→ **Task statement**: Every line below that has the string "Category" needs to be copied.

-- Available records follows --

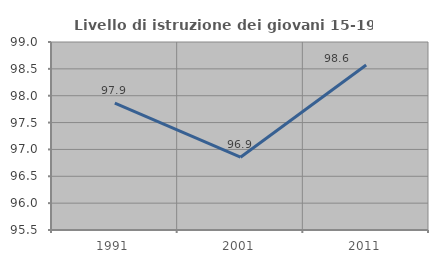
| Category | Livello di istruzione dei giovani 15-19 anni |
|---|---|
| 1991.0 | 97.861 |
| 2001.0 | 96.855 |
| 2011.0 | 98.571 |
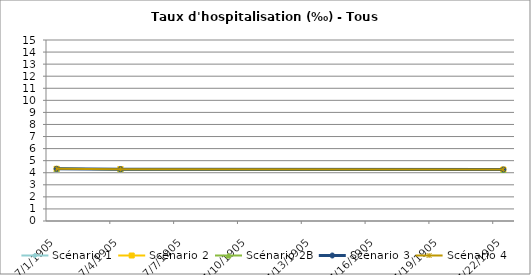
| Category | Scénario 1 | Scénario 2 | Scénario 2B | Scénario 3 | Scénario 4 |
|---|---|---|---|---|---|
| 2009.0 | 4.325 | 4.325 | 4.325 | 4.325 | 4.325 |
| 2012.0 | 4.299 | 4.299 | 4.299 | 4.299 | 4.299 |
| 2030.0 | 4.231 | 4.268 | 4.231 | 4.268 | 4.268 |

-- Available records concluded --

→ **Result below**:
| Category | Livello di istruzione dei giovani 15-19 anni |
| Category | Scénario 1 | Scénario 2 | Scénario 2B | Scénario 3 | Scénario 4 |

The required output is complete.